Marion Gerald Mangalindan, deputy charge nurse at Nottingham University Hospitals NHS Trust and FNF said that he applied for the programme ‘because I wanted to expand my skills and start my leadership development journey’.

‘Every session of the programme was meaningful and left a mark in my heart as a nurse and aspiring leader. As an aspiring nurse leader, I found the session on leadership energies helped built my self-awareness in relation to my authority, presence and impact are vital in leadership.’

However, Ruth Oshikanlu, Queen’s Nurse, parenting coach, health visitor and midwife, said that while the programme was ‘obviously a step in the right direction’ she also warned that more needed to be done to support minority ethnic nurses and nurses from the Windrush generation.

‘It’s good to have a programme of support for nurses and midwives from diverse backgrounds, but until they change the core culture [of the NHS] that is still structurally racist, you’re practically setting these nurses up to fail.

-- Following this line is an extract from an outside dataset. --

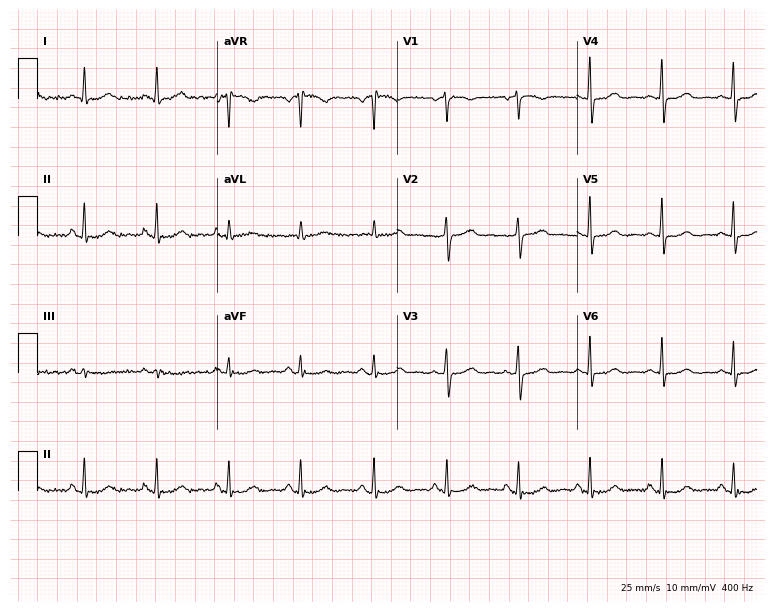
Electrocardiogram, a woman, 64 years old. Overall reading on record: normal ECG.

‘These nurses are being supported to grow with leadership programmes, but have to return to their managers and teams in the workplace who often are not as supportive; they are practically being thrown back into the thorns and expecting them to grow there. How can that be right if you’re not changing the system at the same time?’

Ms Oshikanlu, who is also an FNF scholar, and has spent the last two years coaching black and brown health and social care staff, said that she was concerned the programme would be like a ‘plaster on a broken arm’, unless more was done to tackle the culture of racism that exists within the nursing profession and the wider health and social care system.